Jesus tells crowds & His disciples in general, "Look at these Pharisees & Scholars! Do what they teach, but don't do what they do!” In saying this He’s underlining the importance of the Authority God delegated to Moses & that those He’s complaining about are heirs to. As we are, too, now. Back then they’re undermining that authority by blurring the lines between God’s Authority & their own. They’re wind-bags. Full of hot air. As Jesus sees it, some of them are more interested in dressing for show than being clothed in righteousness. Once, long ago, an archbishop asks me to ‘vet’ a ‘nomadic preacher’ wanting authority to preach in the diocese. Sadly, I have to report back that the fellow is a puffed-up windbag! Full of self-importance! Are we, any of us, more interested in being celebrities than servants; rather than getting our hands dirty at ground zero in life’s margins alongside Jesus?
We all live in cultures using some system of honorifics to mark contributions to civic, political, military, or other areas of life.
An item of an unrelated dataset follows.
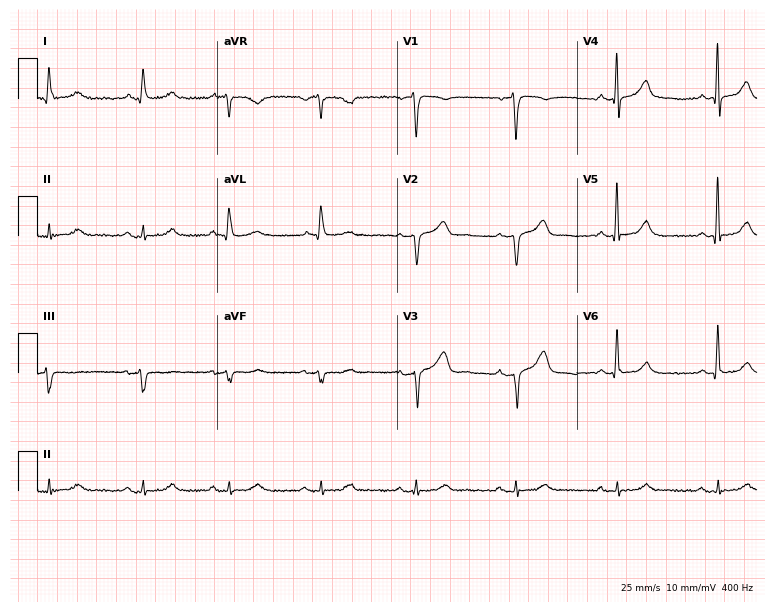
12-lead ECG (7.3-second recording at 400 Hz) from a 48-year-old male. Screened for six findings — first-degree AV block, right bundle branch block (RBBB), left bundle branch block (LBBB), sinus bradycardia, atrial fibrillation (AF), sinus tachycardia — none is recorded.

I take Jesus to mean that any title we’re given needs to be one that indicates a commitment, a) to God’s Authority &, b) to His own Servanthood. Is it time to cut ourselves back to size before God does that for us, one way or another? Perhaps that hymn, 'Brother, sister, let me serve you, Let me be as Christ to you’ could become the ‘Christian Internationale’ for those who inhabit the margins of life & those who serve them out there? Sing it loud & clear in what we do for God & each other?
Jesus has many harsh things to say about the Hebrew church as He experiences it. Maybe it's just as well we're skipping most of the rest of this passage today in our Christian sanctuaries! Weigh up the stones we’re about to cast before they bounce back on us!
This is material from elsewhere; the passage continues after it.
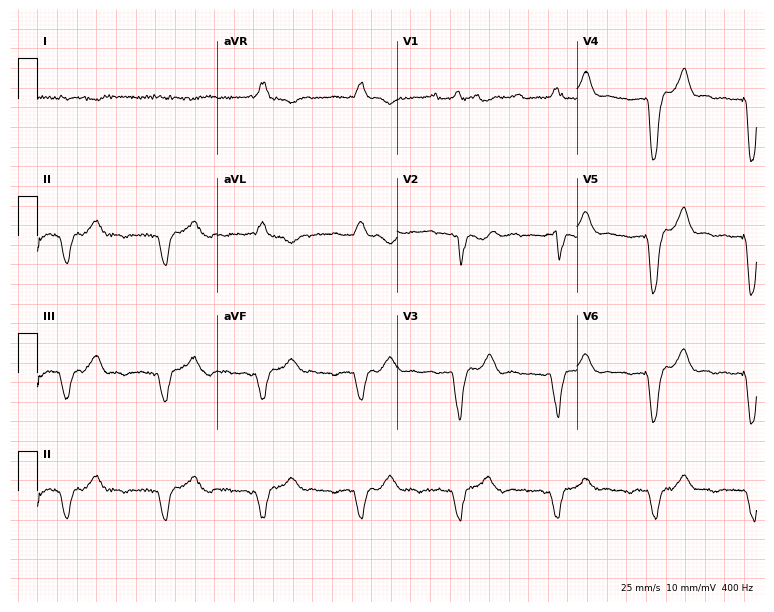
Standard 12-lead ECG recorded from a male patient, 68 years old. None of these six findings is recorded: first-degree AV block, right bundle branch block, left bundle branch block, sinus bradycardia, atrial fibrillation, sinus tachycardia. Findings outside these six are not listed.

A mural / icon of saints dancing above & circling the interior of the church of S.Gregory of Nyssa in San Francisco1 incorporates a lot of people as unlikely as Jesus himself! Can we see our-selves there? Dancing round our own churches? Inside them & outside? Blessed, indeed, is everyone who, like Jesus, comes in the Name of the Lord!
1 You can see this mural / icon through your search engine.